[DATASET RECORDS Boundary: Start]

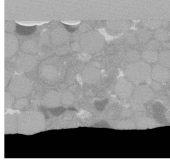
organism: C. elegans
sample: C. elegans oocyte; sperm cells
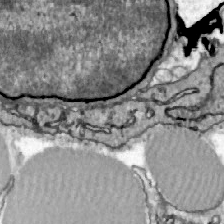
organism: Zebrafish
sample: Actinotrichia fibers
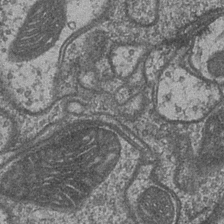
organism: Drosophila
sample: Optic medulla
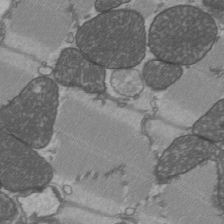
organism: C57BL Mouse
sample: Heart
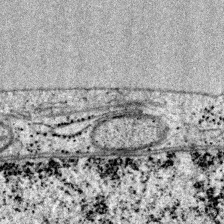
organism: Human
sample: HeLa cells
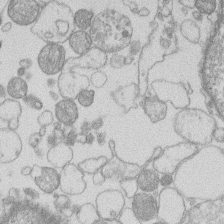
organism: Human
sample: Macrophage cells
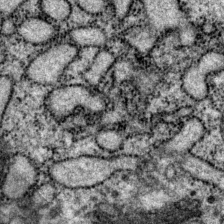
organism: P. pacificus
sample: Pharynx
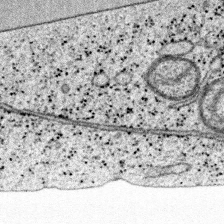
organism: Human
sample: HeLa cells
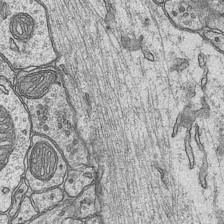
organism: Mouse
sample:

[DATASET RECORDS Boundary: End]

◆ EXERCISE DESCRIPTION ◆
All lines of the listing must be given again exactly, excluding the pictures.

◆ RESPONSE TO THE TASK ◆
organism: C. elegans
sample: C. elegans oocyte; sperm cells
organism: Zebrafish
sample: Actinotrichia fibers
organism: Drosophila
sample: Optic medulla
organism: C57BL Mouse
sample: Heart
organism: Human
sample: HeLa cells
organism: Human
sample: Macrophage cells
organism: P. pacificus
sample: Pharynx
organism: Human
sample: HeLa cells
organism: Mouse
sample:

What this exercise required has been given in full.